KXBB
- Cienega Springs, Arizona; United States;
- Frequency: 101.7 MHz
- Branding: Badass Blues

Programming
- Format: The Only Blues Format in Arizona

Ownership
- Owner: Sanford and Terry Cohen; (River Rat Radio, LLC);
- Sister stations: KDMM, KPKR

Technical information
- Licensing authority: FCC
- Facility ID: 198736
- Class: B1
- ERP: 1,650 watts
- HAAT: 200 meters (660 ft)
- Transmitter coordinates: 34°18′39″N 114°10′11″W﻿ / ﻿34.31083°N 114.16972°W

Links
- Public license information: Public file; LMS;
- Webcast: Listen Live
- Website: Official Website

= KXBB =

Radio station in Cienega Springs, Arizona covering Colorado River Communities

KXBB (101.7 FM) is a radio station licensed to serve the community of Cienega Springs, Arizona.

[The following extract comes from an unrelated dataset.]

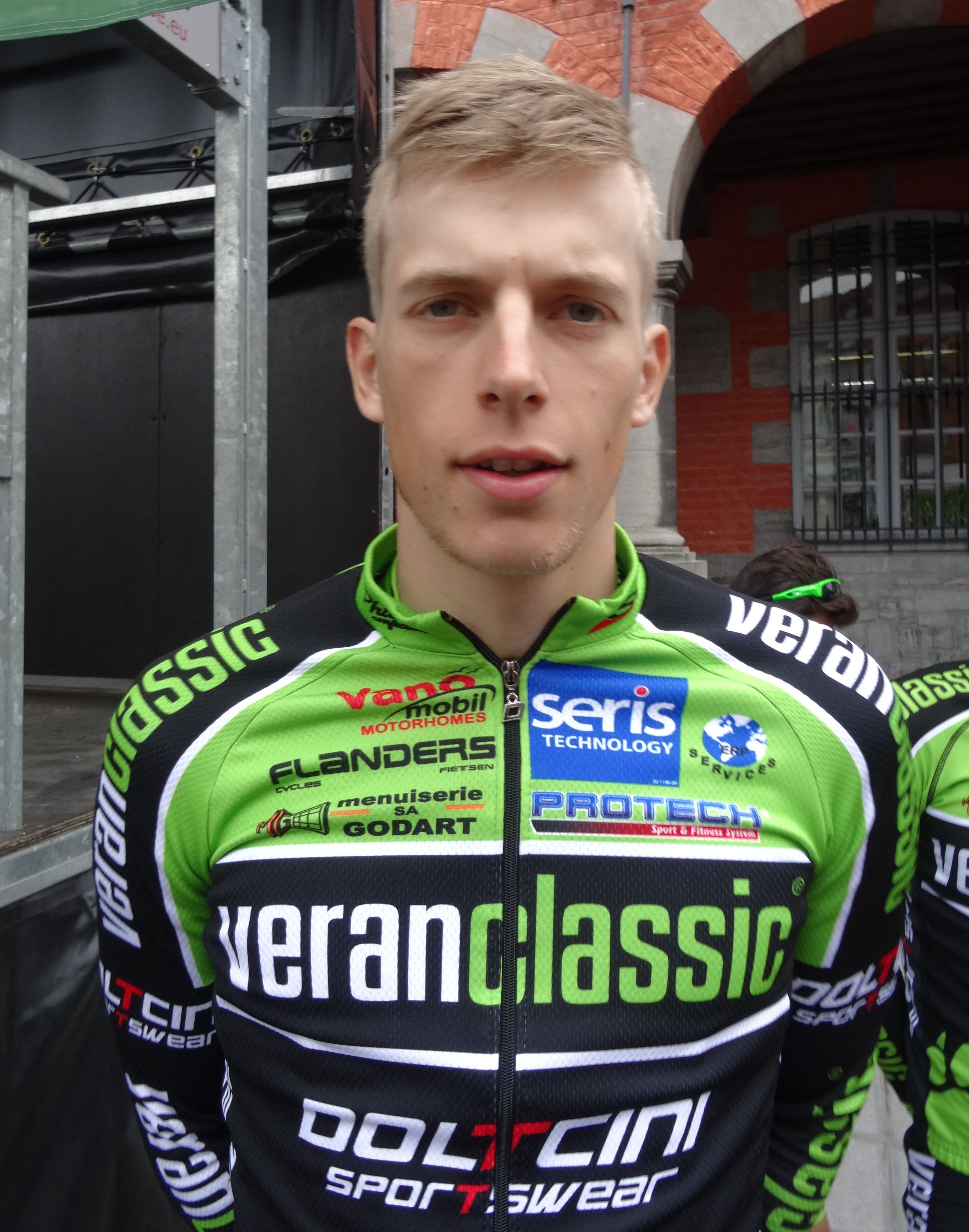 Triptyque des Monts et Châteaux 2014, étape 1, 4 avril 2014, départ d'Antoing. Depicted person: Rick Ottema Depicted team: Veranclassic-Doltcini The creation of these files was made possible thanks to the organizers of the Triptyque des Monts et Châteaux 2014 English | français | +/−

Its coverage area stretches from Quartzsite to Parker to Parker Dam to Lake Havasu City, Arizona. The station is known as Badass Blues and features the only 24 hour all blues format in Arizona. KXBB is owned by Sanford and Terry Cohen, through licensee River Rat Radio, LLC, and are the creators of the Badass Blues playlist. The station streams on dozens of websites, primarily on www.TheBlues101.com and is a member of the Memphis, TN based Blues Foundation. Sanford Cohen sits on the board of directors of the Arizona Blues Hall of Fame.

KXBB is a member of the Parker, Lake Havasu City and Needles, CA Chambers of Commerce and supports the Lake Havasu Marine Association and Lake Havasu Hospitality Association.

The station was assigned the KXBB call letters by the Federal Communications Commission on January 7, 2019.